Collected data entries:
—————
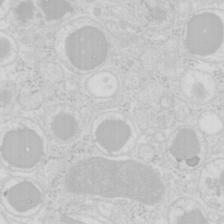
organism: Mouse
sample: Pancreas
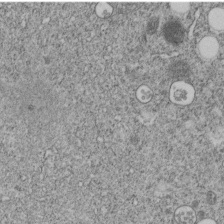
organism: C. elegans
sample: C. elegans embryo early stage
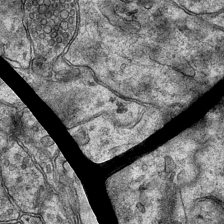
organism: Mouse
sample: CA1 Hippocampus
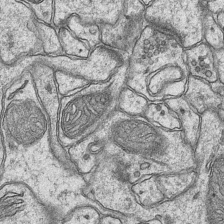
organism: Mouse
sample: CA1 Hippocampus
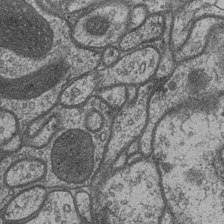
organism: Drosophila
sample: Optic medulla
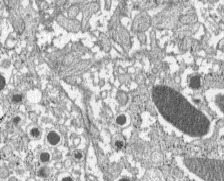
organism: C57BL Mouse
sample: Pancreatic islet
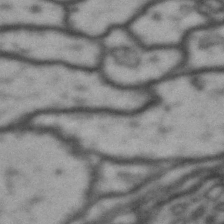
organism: Drosophila
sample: Brain
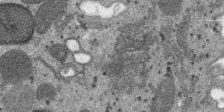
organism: Human
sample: Lung epithelial cells infected with SARS-CoV-2
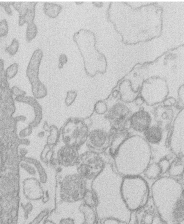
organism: Human
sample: Macrophage cells
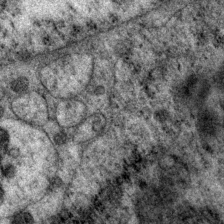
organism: P. pacificus
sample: Pharynx
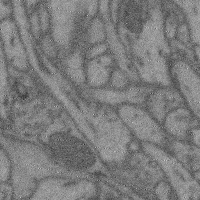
—————
▸ **THE TASK**
Transcribe the data exactly and leave no picture in the copy.

▸ **TASK RESPONSE**
organism: Mouse
sample: Pancreas
organism: C. elegans
sample: C. elegans embryo early stage
organism: Mouse
sample: CA1 Hippocampus
organism: Mouse
sample: CA1 Hippocampus
organism: Drosophila
sample: Optic medulla
organism: C57BL Mouse
sample: Pancreatic islet
organism: Drosophila
sample: Brain
organism: Human
sample: Lung epithelial cells infected with SARS-CoV-2
organism: Human
sample: Macrophage cells
organism: P. pacificus
sample: Pharynx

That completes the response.